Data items

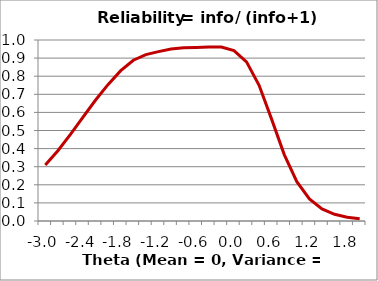
| Category | Reliability |
|---|---|
| -3.0 | 0.31 |
| -2.8 | 0.389 |
| -2.6 | 0.478 |
| -2.4 | 0.574 |
| -2.2 | 0.668 |
| -2.0 | 0.755 |
| -1.8 | 0.831 |
| -1.6 | 0.888 |
| -1.4 | 0.919 |
| -1.2 | 0.936 |
| -1.0 | 0.95 |
| -0.8 | 0.957 |
| -0.6 | 0.959 |
| -0.4 | 0.961 |
| -0.2 | 0.961 |
| 0.0 | 0.942 |
| 0.2 | 0.879 |
| 0.4 | 0.75 |
| 0.6 | 0.561 |
| 0.8 | 0.367 |
| 1.0 | 0.217 |
| 1.2 | 0.122 |
| 1.4 | 0.067 |
| 1.6 | 0.037 |
| 1.8 | 0.021 |
| 2.0 | 0.012 |
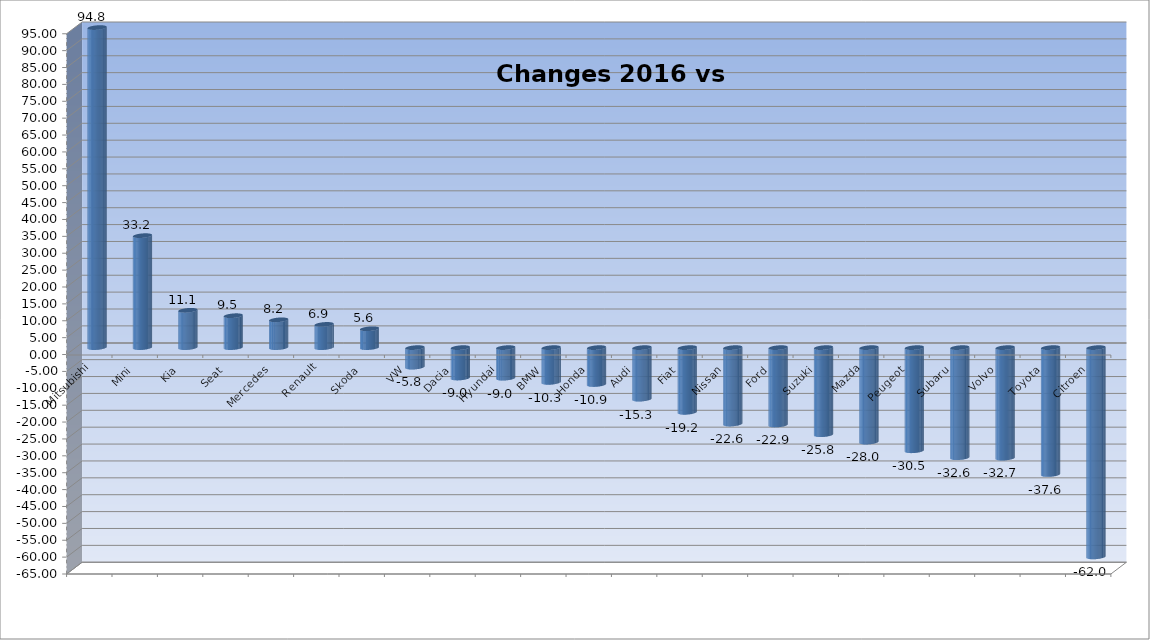
| Category | Ytd 2015 |
|---|---|
| Mitsubishi | 94.788 |
| Mini | 33.161 |
| Kia | 11.052 |
| Seat | 9.457 |
| Mercedes | 8.235 |
| Renault | 6.88 |
| Skoda | 5.585 |
| VW | -5.78 |
| Dacia | -9.006 |
| Hyundai | -9.05 |
| BMW | -10.291 |
| Honda | -10.931 |
| Audi | -15.265 |
| Fiat | -19.164 |
| Nissan | -22.632 |
| Ford | -22.923 |
| Suzuki | -25.789 |
| Mazda | -27.979 |
| Peugeot | -30.549 |
| Subaru | -32.597 |
| Volvo | -32.731 |
| Toyota | -37.576 |
| Citroen | -61.977 |

## Your goal
Nothing but the lines from the one with "0.4 | 0.75 |" through the last line of the records should appear in your answer, each exactly as written and without pictures.

## Solved problem
| 0.4 | 0.75 |
| 0.6 | 0.561 |
| 0.8 | 0.367 |
| 1.0 | 0.217 |
| 1.2 | 0.122 |
| 1.4 | 0.067 |
| 1.6 | 0.037 |
| 1.8 | 0.021 |
| 2.0 | 0.012 |
| Category | Ytd 2015 |
|---|---|
| Mitsubishi | 94.788 |
| Mini | 33.161 |
| Kia | 11.052 |
| Seat | 9.457 |
| Mercedes | 8.235 |
| Renault | 6.88 |
| Skoda | 5.585 |
| VW | -5.78 |
| Dacia | -9.006 |
| Hyundai | -9.05 |
| BMW | -10.291 |
| Honda | -10.931 |
| Audi | -15.265 |
| Fiat | -19.164 |
| Nissan | -22.632 |
| Ford | -22.923 |
| Suzuki | -25.789 |
| Mazda | -27.979 |
| Peugeot | -30.549 |
| Subaru | -32.597 |
| Volvo | -32.731 |
| Toyota | -37.576 |
| Citroen | -61.977 |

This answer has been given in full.